This year, for the first time, Medicare is reimbursing physicians for the time spent discussing patients’ preferences for care at the end of life. For Dr. Larry D. Cripe, a hematologist with expertise in palliative care at Indiana University Melvin and Bren Simon Cancer Center, caring well for people who die is an important part of his commitment to his patients and their families. So we asked him for his thoughts on what the new rule can- and cannot accomplish. Here’s Dr. Cripe’s reflection:
Lori’s mother died in September. Lori and my wife have been close friends since medical school. Lori made many trips back and forth from her home in Washington, D.C. to her mother’s home in Illinois in the weeks between when she was first hospitalized and when she died. She often talked to her mother’s doctors. She talked to her mother and her brothers. She talked with my wife and with me. We shared our opinions and the stories of how our parents died.
When we saw Lori over Thanksgiving she was sad. And, I think it is fair to say, Lori was profoundly ambivalent and disappointed by how her mother died. Was her mother’s illness truly terminal or had they given up too soon? Despite being older with several chronic illnesses, her mother’s doctor had not discussed the outlook before her health declined precipitously. So all were caught off guard. Was her mother really making the right choice when she elected to receive hospice care?
The real goal of the conversations to plan for the end of life is to nurture the relationships between a patient, the patient's family and her doctor necessary to avoid a bad death.
Like so many of us, Lori and her mother had never discussed her feelings about life support and what would be most important to her if she were dying, And then there was the abrupt transition from hospital stays, medications, tests, and numerous consultants to the difficult days in hospice until Lori’s mother died. No one was prepared.
Lori had done the best she could do. Yet she often wonders if she should have done more. Her mother’s death was not a good death.
More than 1,800,000 people 65 years of age or older died last year in the United States. Depending on your perspective the care many received towards the end of their lives was overly burdensome and, perhaps futile. Many suffered unnecessarily. As a consequence on January 1, our country took one small, tentative, but potentially significant step toward providing a good death to more Americans. The goal of the new policy is to clarify what a person wants toward the end of life. We want the perspectives of the people who matter most, the dying.
In reality, dying in America is complicated. Figuring out if a person is at the end of life and how to best care for him requires multiple conversations. The real goal of the conversations to plan for the end of life is to nurture the relationships between a patient, the patient’s family and her doctor necessary to avoid a bad death. I see three reasons why building this relationship is important.
How you die will affect how well your loved ones do when you are gone. What happens after we die is incomprehensible. But we know the different ways we might die and some are rotten. Sometimes when we push too hard—the person gets lost among the heroic technology that breathes the air and pumps blood needs to remain medically alive—and then we discover what might be worse than death. We see how the weeks and months of aggressive medical interventions that potentially sustain life without leading to recovery produce debilitating side-effects and detract from time spent in comfort with family and friends. Most deaths are less dramatic, less traumatic. But it’s worthwhile to imagine the regrets, the emotional trauma, the debt you might leave behind based upon not talking about how you want to die. Think about it as one final gift to your family.

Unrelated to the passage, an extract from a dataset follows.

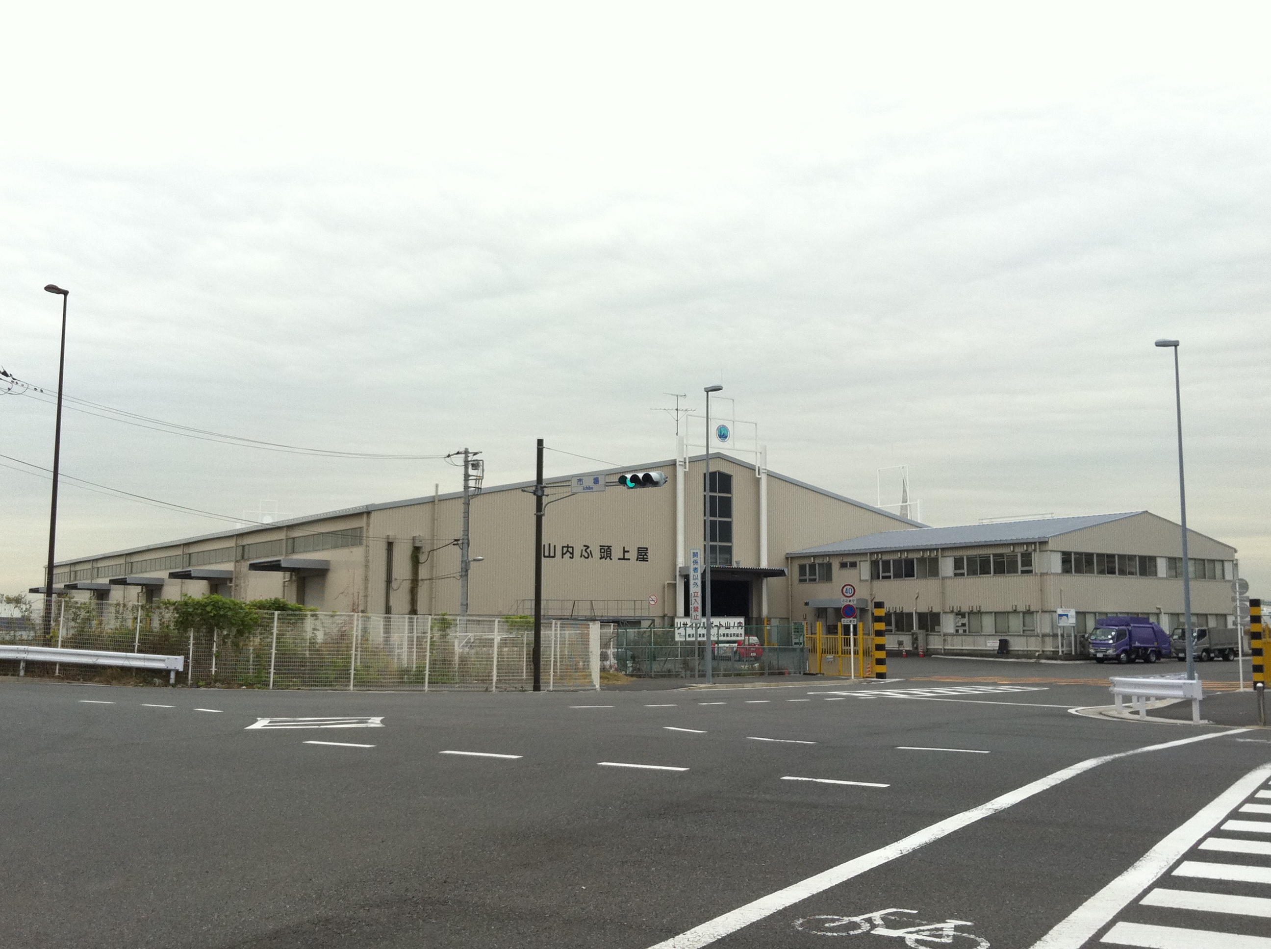 横浜市中央卸売市場本場付近にある山内ふ頭上屋（備蓄倉庫）。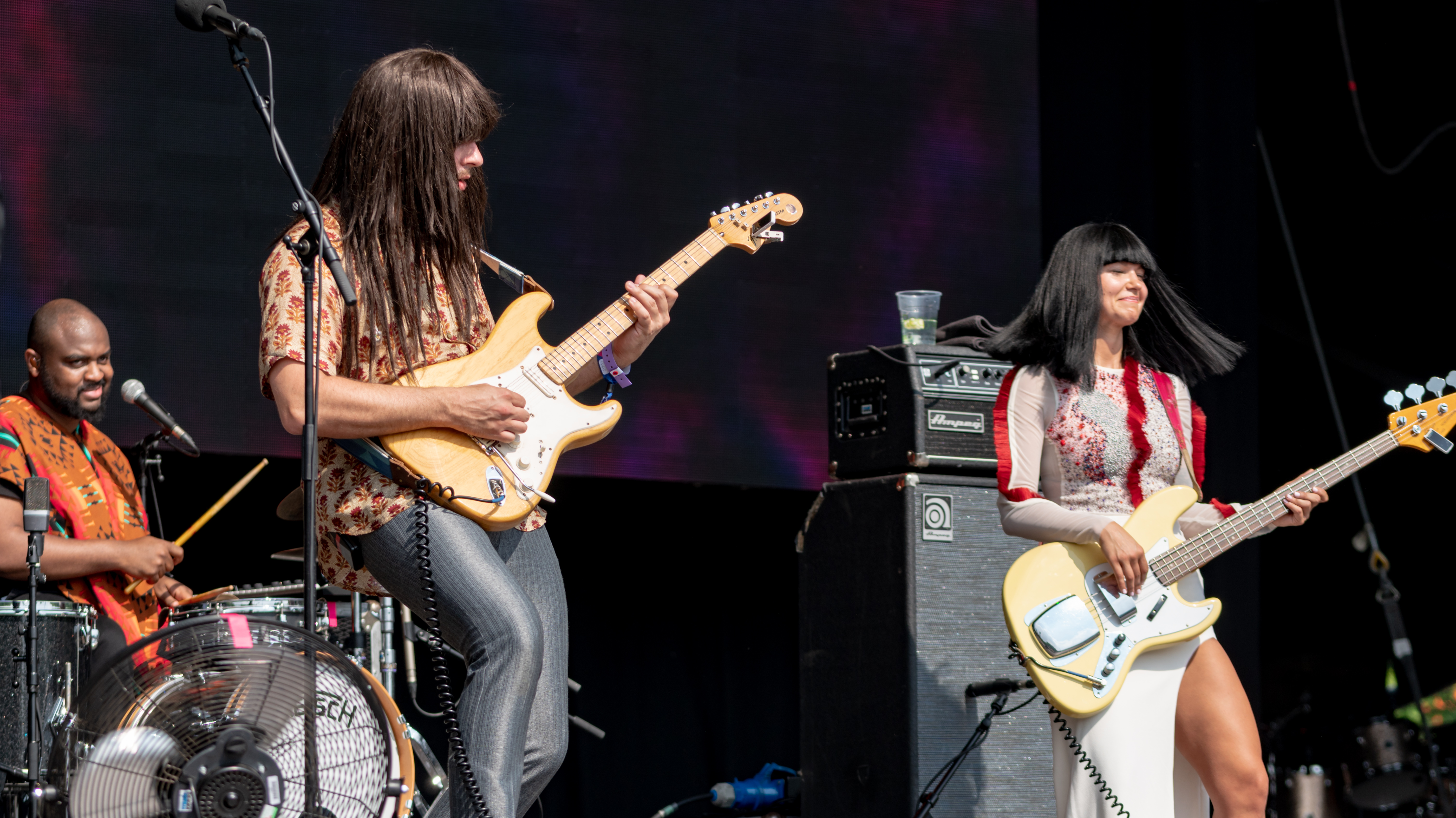 APEVicPark270518-29

End-of-life decisions are difficult, but conversations can prepare you and ease the burden. People want to avoid two things: unnecessary suffering and premature death. It is very difficult, however, to know when someone is dying from rather than living with a life-threatening disease. After thirty years in practice I suspect there are people who would have lived longer had I not recommended against treatment. And I know many people endured debilitating side-effects because I recommended treatments. As a physician, I try engage the patient’s family in decision-making by asking about their goals if they were dying and how they would prefer to die.
Working with a physician who understands and respects your values will lead to better outcomes at the end of life. During the debates over the Affordable Care Act in 2009 the idea of government funding for end-of-life conversations was criticized, with Sarah Palin saying such a rule would lead to bureaucrats deciding whether or not the sick should receive life-prolonging treatment. Palin’s “death panels” seemed plausible because of a long-standing distrust of the government and the medical profession. You may fear the government will ration care, but the truth is medical treatments are already rationed. That’s why health care providers are obliged to check patients’ insurance benefits. Conversely you may fear the arrogance of a medical profession that adheres to survival at any cost. Most likely you trust your physician. But how would you know? Have you discussed her thoughts and feelings about your care toward the end of your life?
There are no simple answers. But I do see some benefit to the new Medicare rule. Some physicians and patients will take advantage of the opportunity and talk about the ways in which we die. And during the conversations they will learn that making decisions about care at the end of life is a very complex process, and that taking the time once in a while to check in is not that frightening. Most importantly, these conversations provide the chance to cultivate the relationships that just may help the very ill suffer less without risking dying too soon.